Meranggas Asa di Ladang Gersang

Berawal dari sejuta orang, kini populasi mereka menurun hingga 650 ribu. Adakah hak hidup mereka terjamin?

28 Desember 2003 | 00.00 WIB

Image of Tempo
Perbesar

Baca berita dengan sedikit iklan, klik di sini

SALINA, 35 tahun, memungut ranting cemara yang jatuh dari pohon Natalnya. Ia rapikan dan ia benahi posisi pohon setinggi 1,5 meter itu. Tak ada hiasan lain di rumah sederhananya, yang terletak di kawasan Zayoune (Bagdad), selain pohon dan patung kecil Isa di dinding. Perempuan lajang ini tinggal bersama adik perempuan dan keponakan lelakinya berusia tiga tahun. "Adik ipar saya tewas tertembak di pom bensin, saat mobilnya dirampok empat pria bersenjata lima bulan lalu," katanya sedih. Baginya, tiada guna merayakan Natal pada saat duka menyelimuti keluarganya.

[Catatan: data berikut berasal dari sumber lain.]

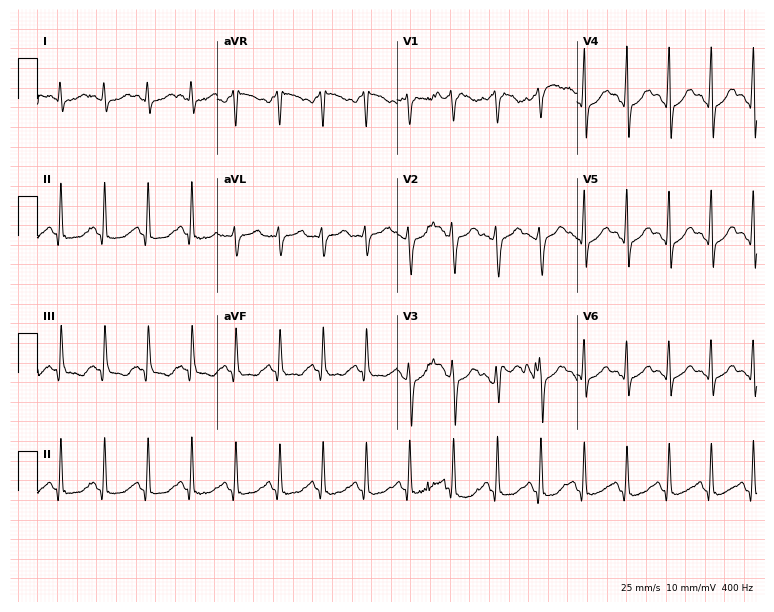
12-lead ECG from a 29-year-old female patient (7.3-second recording at 400 Hz). Shows sinus tachycardia (a sinus rate of 100 beats per minute or more).
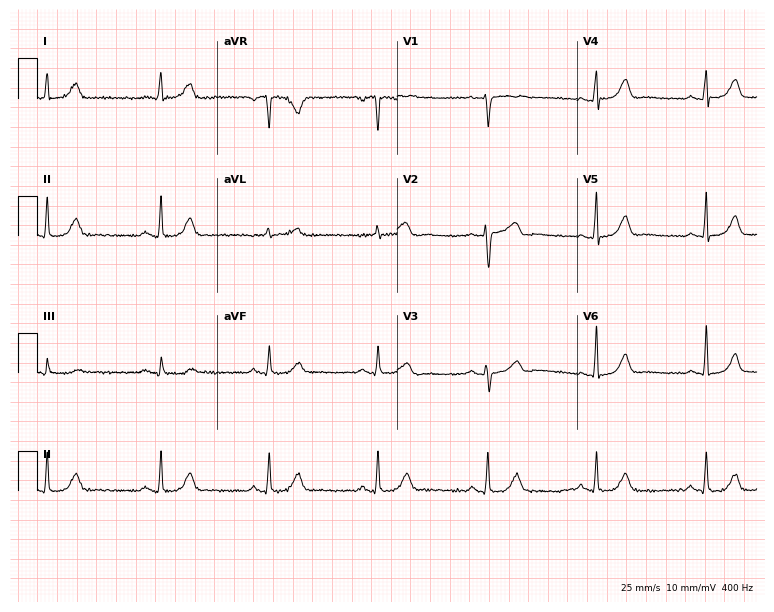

Kesedihan bukan hanya membekap perempuan cantik ini, melainkan juga Bagdad dan seluruh kawasan di Irak. Terutama bagi penganut Kristen dan Katolik, minoritas sebanyak 3 persen dari penduduk Irak yang mencapai 24 juta orang. Pemerintahan Irak sepeninggal Saddam Hussein masih jauh dari normal, kehidupan sosial pun belum berjalan sebagaimana mestinya. Bom dan peluru yang ditebar secara membabi buta acap kali terjadi. Suasana tidak aman ini menerpa warga: anak-anak hingga pria lanjut usia.

Namun tiada pilihan lain bagi Salina kecuali tetap tinggal di Bagdad. Ia terlahir di kota tua itu, dan pekerjaannya sebagai pengelola bisnis elektronik di Jalan Karada Luar menuntut konsentrasi yang lebih. Keturunan Assyria ini pun menjadi saksi betapa hidup di tengah-tengah kelompok minoritas teramat menyakitkan. "Bahkan untuk merayakan Hari Raya Assyria pun, kami dilarang," katanya. Menurut kalender Gregorian, hari itu jatuh pada 1 April.

Memang, kelompok minoritas Kristen di Irak punya kisah tersendiri. Sebelum Perang Teluk 1991, populasi mereka mencapai sejuta orang. Menurut Matti Shaba Matoka, Pastor Katedral Syria di Bagdad, jumlahnya menyusut hingga 650 orang. Mereka meninggalkan Irak dan bergabung dengan saudara mereka di negara Barat, akibat tak tahan terhadap sanksi ekonomi yang diberlakukan.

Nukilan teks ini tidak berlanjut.